• RECORDS:
- Opening Delimiter -

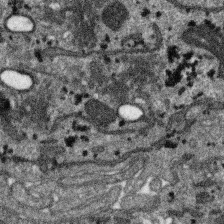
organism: Human
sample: Lung epithelial cells infected with SARS-CoV-2
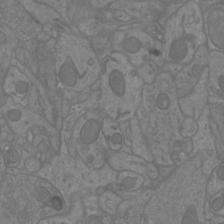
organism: Mouse
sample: Cortical neurons
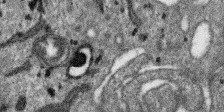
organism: Human
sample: Lung epithelial cells infected with SARS-CoV-2
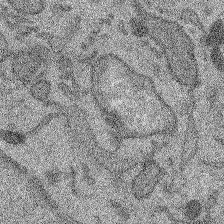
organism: Human
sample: HeLa cells
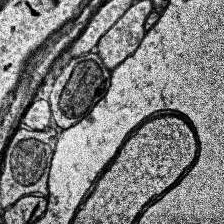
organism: Human
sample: Temporal Lobe
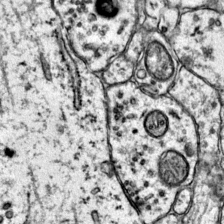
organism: Mouse
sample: Primary visual cortex
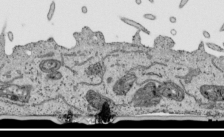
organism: Human
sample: Mitochondria in HCT116 cells
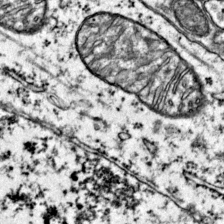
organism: Mouse
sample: Primary visual cortex
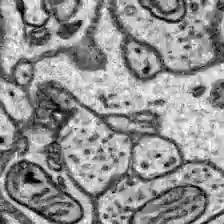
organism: Zebrafish
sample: Brain
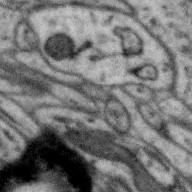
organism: Zebra finch
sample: Brain
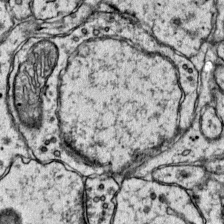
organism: Mouse
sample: Primary visual cortex
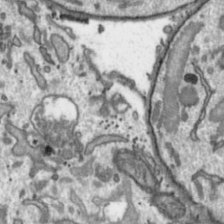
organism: Toxoplasma gondii
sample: Parasites in a vacuole inside a host cell
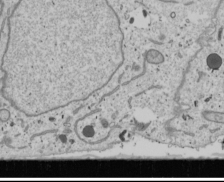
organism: Human
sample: Mitochondria in U2OS cells
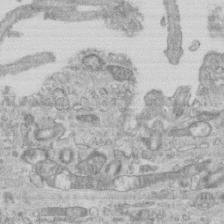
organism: Mouse
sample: Centriole in ependymal cells
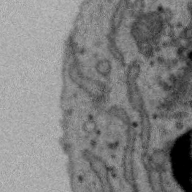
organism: Zebra finch
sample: Brain
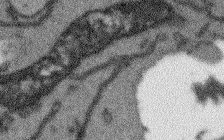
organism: Arabidopsis thaliana
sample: Root tip
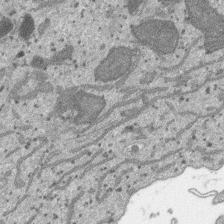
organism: Human
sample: Lung epithelial cells infected with SARS-CoV-2
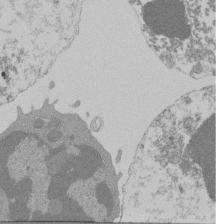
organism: Mouse
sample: Activated Pmel transgenic CD8+ T Cells
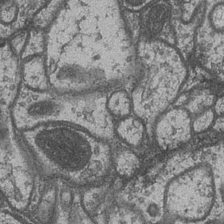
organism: Drosophila
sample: Optic medulla
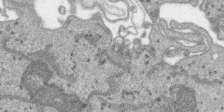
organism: Human
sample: Lung epithelial cells infected with SARS-CoV-2
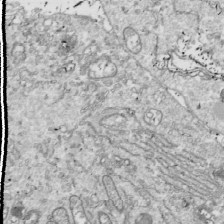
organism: Drosophila
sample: Cell division; meiosis; drosophila spermatocytes
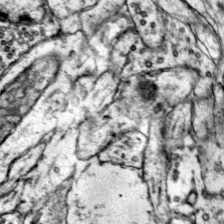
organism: Mouse
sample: Primary visual cortex
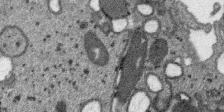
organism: Human
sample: Lung epithelial cells infected with SARS-CoV-2
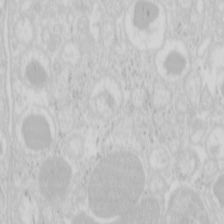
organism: Mouse
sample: Pancreas
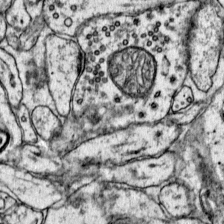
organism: Mouse
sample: Primary visual cortex
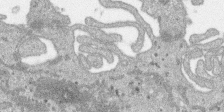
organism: Human
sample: Lung epithelial cells infected with SARS-CoV-2
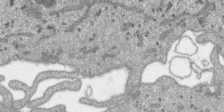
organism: Human
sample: Lung epithelial cells infected with SARS-CoV-2
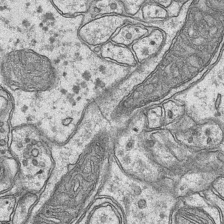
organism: Mouse
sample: CA1 Hippocampus
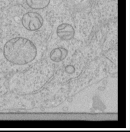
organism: Human
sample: Mitochondria in HCT116 cells
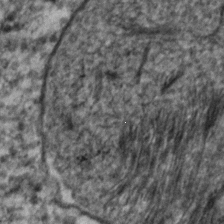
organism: C. elegans
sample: C. elegans embryo
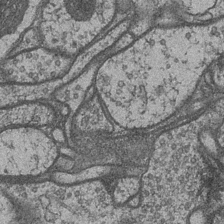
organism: Drosophila
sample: Optic medulla
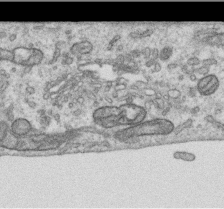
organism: Human
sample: Centriole in RPE cells
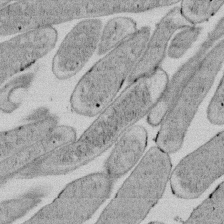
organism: E. coli
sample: Bacterial nucleoid
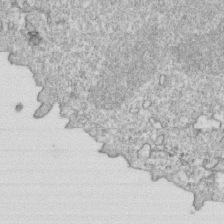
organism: Mouse
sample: Activated OT-1 CD8+ T cells
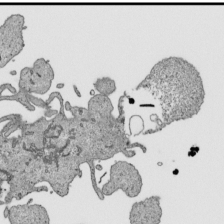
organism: Human
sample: Mitochondria in HCT116 cells
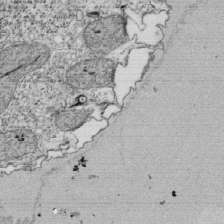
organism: Tetrahymena
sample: Cilia in tetrahymena
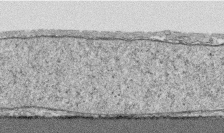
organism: Human
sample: CRL-1474
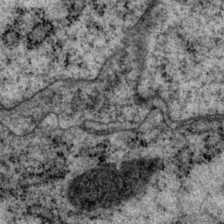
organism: P. pacificus
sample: Pharynx
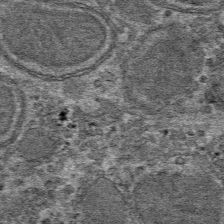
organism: Mouse
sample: Mouse hepatocytes
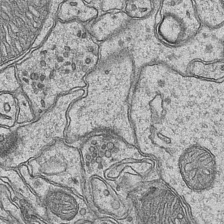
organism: Mouse
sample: CA1 Hippocampus
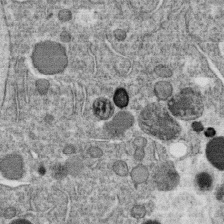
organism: C. elegans
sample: C. elegans oocyte; sperm cells
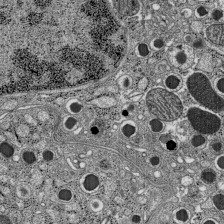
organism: C57BL Mouse
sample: Pancreatic islet
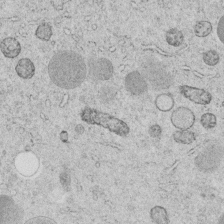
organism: C. elegans
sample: C. elegans embryo early stage
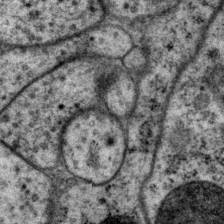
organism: P. pacificus
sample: Pharynx
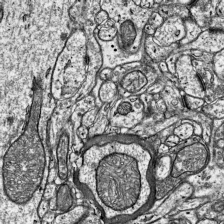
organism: Mouse
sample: Visual Cortex
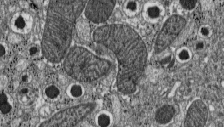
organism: C57BL Mouse
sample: Pancreatic islet
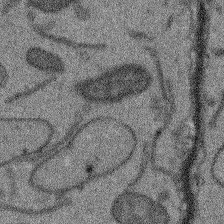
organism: Arabidopsis thaliana
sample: Root tip
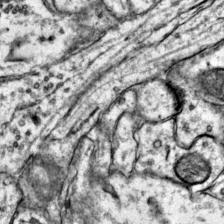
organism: Mouse
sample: Primary visual cortex
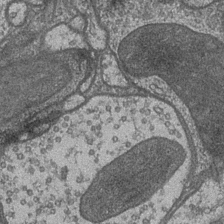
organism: Drosophila
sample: Optic medulla
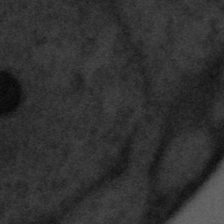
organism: Tuwongella immobilis
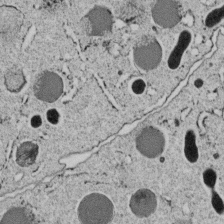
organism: C. elegans
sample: C. elegans embryo early stage
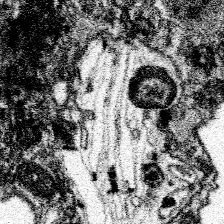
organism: Spongilla lacustris
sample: Neuroid cell
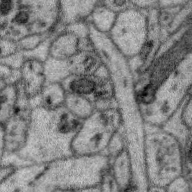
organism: Zebra finch
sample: Brain
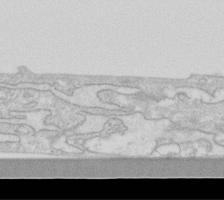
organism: Human
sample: Fibroblast cells
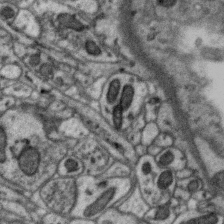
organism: Zebra finch
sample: Brain
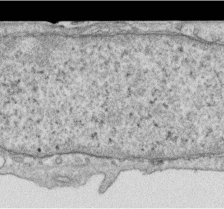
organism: Human
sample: Centriole in RPE cells
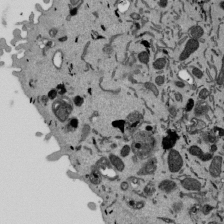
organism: Mouse
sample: ED-1 cell nuclei; centrioles
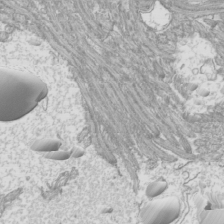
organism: Mouse
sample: Cilia; mouse epididymis
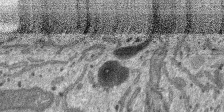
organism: Human
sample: Lung epithelial cells infected with SARS-CoV-2
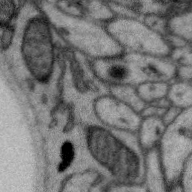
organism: Zebra finch
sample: Brain
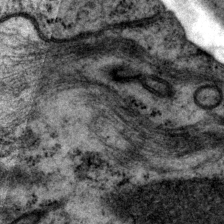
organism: P. pacificus
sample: Pharynx
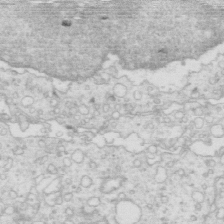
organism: Mouse
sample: Multiciliated cells
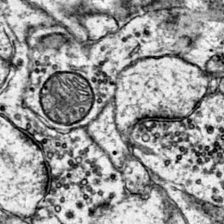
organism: Mouse
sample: Primary visual cortex
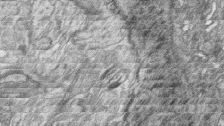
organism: Zebrafish
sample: synaptic ribbons in rod cells and cone cells
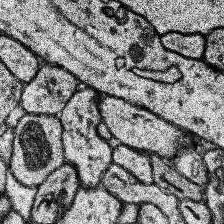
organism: Human
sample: Temporal Lobe
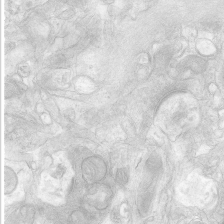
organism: Human
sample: Neocortex
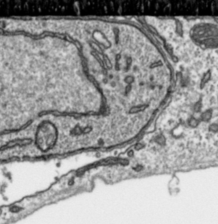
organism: Toxoplasma gondii
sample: Parasites in a vacuole inside a host cell
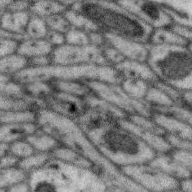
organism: Zebra finch
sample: Brain
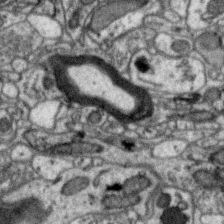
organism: Zebra finch
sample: Brain
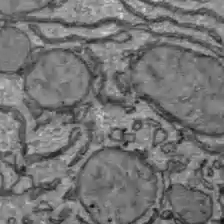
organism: C57BL Mouse
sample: Liver
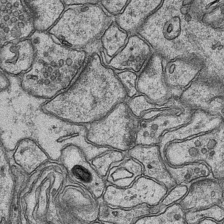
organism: Mouse
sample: CA1 Hippocampus
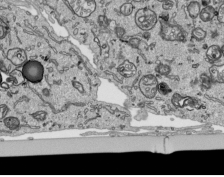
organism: Human
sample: Mitochondria in HCT116 cells
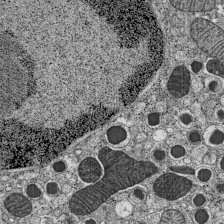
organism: C57BL Mouse
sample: Pancreatic islet
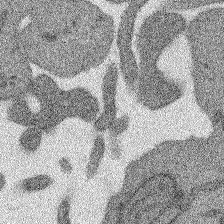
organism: Human
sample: HeLa cells
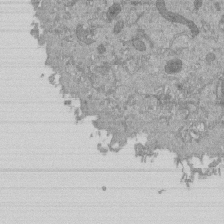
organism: Mouse
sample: ED-1 cell nuclei; centrioles
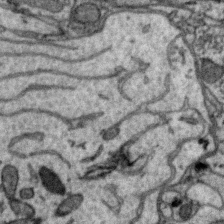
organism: Zebra finch
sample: Brain
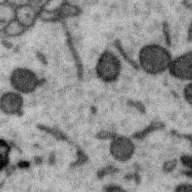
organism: Zebra finch
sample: Brain
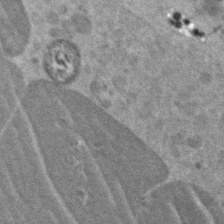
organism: Zebrafish
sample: Zebrafish embryo
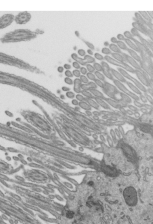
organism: Mouse
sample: Mouse epididymis efferent ductule cilia
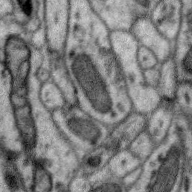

- Closing Delimiter -

Within these entries, output exactly the lines starting at the one with "organism: Spongilla lacustris" and finishing at the one with "sample: Cilia; mouse epididymis". Leave pictures out of the output.

• OUTPUT FOR THIS TASK:
organism: Spongilla lacustris
sample: Neuroid cell
organism: Zebra finch
sample: Brain
organism: Human
sample: Fibroblast cells
organism: Zebra finch
sample: Brain
organism: Human
sample: Centriole in RPE cells
organism: Mouse
sample: ED-1 cell nuclei; centrioles
organism: Mouse
sample: Cilia; mouse epididymis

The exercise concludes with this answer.